Layout Analysis and Text Recognition are of fundamental importance among Document Image Analysis steps and have been (and continue to be) relatively well researched. Historical documents are of particular interest as they pose a number of challenges and, at the same time, represent a very large proportion of printed documents in existence. With the increasing number of digitisation projects initiated by libraries world-wide, the problem of analysis and recognition of these documents is very topical.
Historical books represent a large proportion of libraries’ holdings and continue to be the focus of large-scale digitisation projects. A number of distortions frequently manifest themselves in scans of historical books, hindering layout analysis and text recognition. The motivation of the competition is to evaluate existing approaches using a realistic dataset and an objective performance analysis system.
HBR2013 follows the successful running of all previous ICDAR Page Segmentation competitions (2001, 2003, 2005, 2007, 2009 and 2011). The proposed competition will expand the scope to historical books with distortions (the historical documents in the dataset of the ICDAR2011 competition were largely distortion free – in order to better evaluate the segmentation step on its own). Furthermore, the breadth of the competition will increase to cover recognition as well.
Dataset and evaluation methodology
The dataset to be used in this competition will be a subset of the recently created dataset by the IMPACT project, representing key holdings of major European libraries. It is realistic in that it represents a wide range of books, in different languages (the recognition aspect of the competition will focus on English, French, German and Spanish) with a variety of layouts and conditions that reflect historical books that are likely to be of broad interest to be digitised. All material has been ground-truthed using Aletheia and is available in the PAGE format. The dataset will be made publicly available after the competition.
The competition will use the evaluation approach successfully employed in the ICDAR2009 Page Segmentation Competition and further updated for the first competition on general historical documents at ICDAR2011. It has been recently extended to perform text-based evaluation (e.g. for OCR) as well. As a whole, it takes into account a wide range of situations and provides considerable details on the performance of different methods. Each type of error is weighted according to the type of regions involved and the situation they are found.

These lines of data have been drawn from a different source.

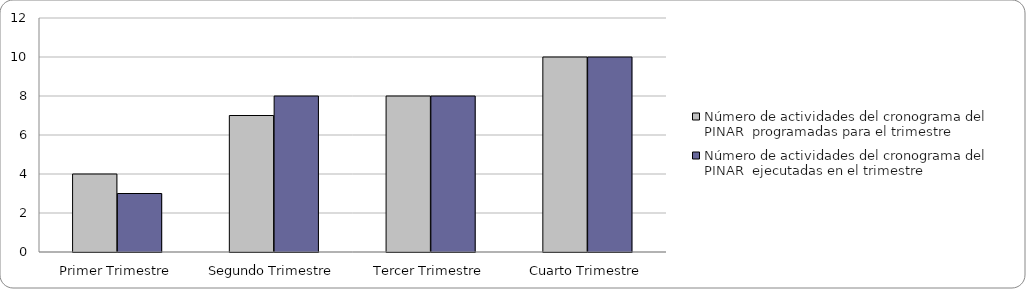
| Category | Número de actividades del cronograma del PINAR  programadas para el trimestre | Número de actividades del cronograma del PINAR  ejecutadas en el trimestre  |
|---|---|---|
| Primer Trimestre | 4 | 3 |
| Segundo Trimestre | 7 | 8 |
| Tercer Trimestre | 8 | 8 |
| Cuarto Trimestre | 10 | 10 |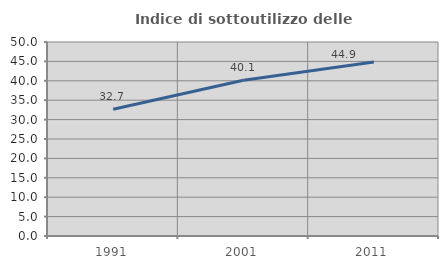
| Category | Indice di sottoutilizzo delle abitazioni  |
|---|---|
| 1991.0 | 32.666 |
| 2001.0 | 40.121 |
| 2011.0 | 44.873 |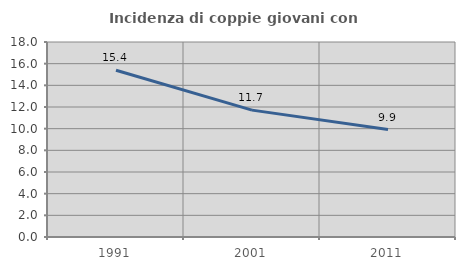
| Category | Incidenza di coppie giovani con figli |
|---|---|
| 1991.0 | 15.391 |
| 2001.0 | 11.71 |
| 2011.0 | 9.913 |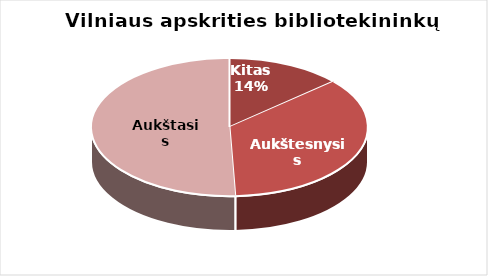
| Category | Series 0 |
|---|---|
| Kitas | 51 |
| Aukštesnysis | 135 |
| Aukštasis | 191 |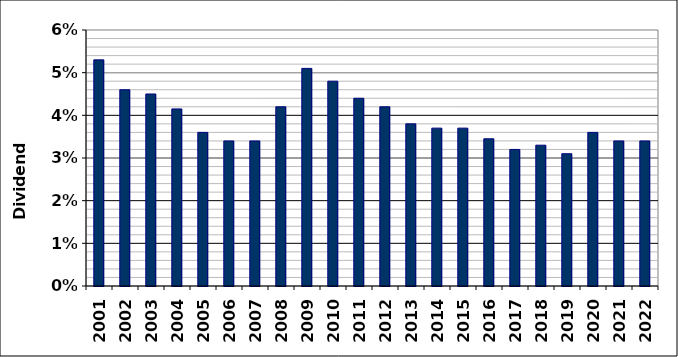
| Category | Series 0 |
|---|---|
| 2001.0 | 0.053 |
| 2002.0 | 0.046 |
| 2003.0 | 0.045 |
| 2004.0 | 0.042 |
| 2005.0 | 0.036 |
| 2006.0 | 0.034 |
| 2007.0 | 0.034 |
| 2008.0 | 0.042 |
| 2009.0 | 0.051 |
| 2010.0 | 0.048 |
| 2011.0 | 0.044 |
| 2012.0 | 0.042 |
| 2013.0 | 0.038 |
| 2014.0 | 0.037 |
| 2015.0 | 0.037 |
| 2016.0 | 0.034 |
| 2017.0 | 0.032 |
| 2018.0 | 0.033 |
| 2019.0 | 0.031 |
| 2020.0 | 0.036 |
| 2021.0 | 0.034 |
| 2022.0 | 0.034 |

Participating system will be evaluated in different stages (e.g. segmentation, classification, recognition) according to how far their methods are applicable within the analysis and recognition workflow – not all participating systems have to be end-to-end applications.
Participants will be provided with a number of tools developed by PRImA that can be used in order to prepare and optimise their method(s) for submission (as well as to examine the example set in detail). They will also be supported in implementing the required output format by means of a PAGE exporter class and additional information about the underlying XML Schema.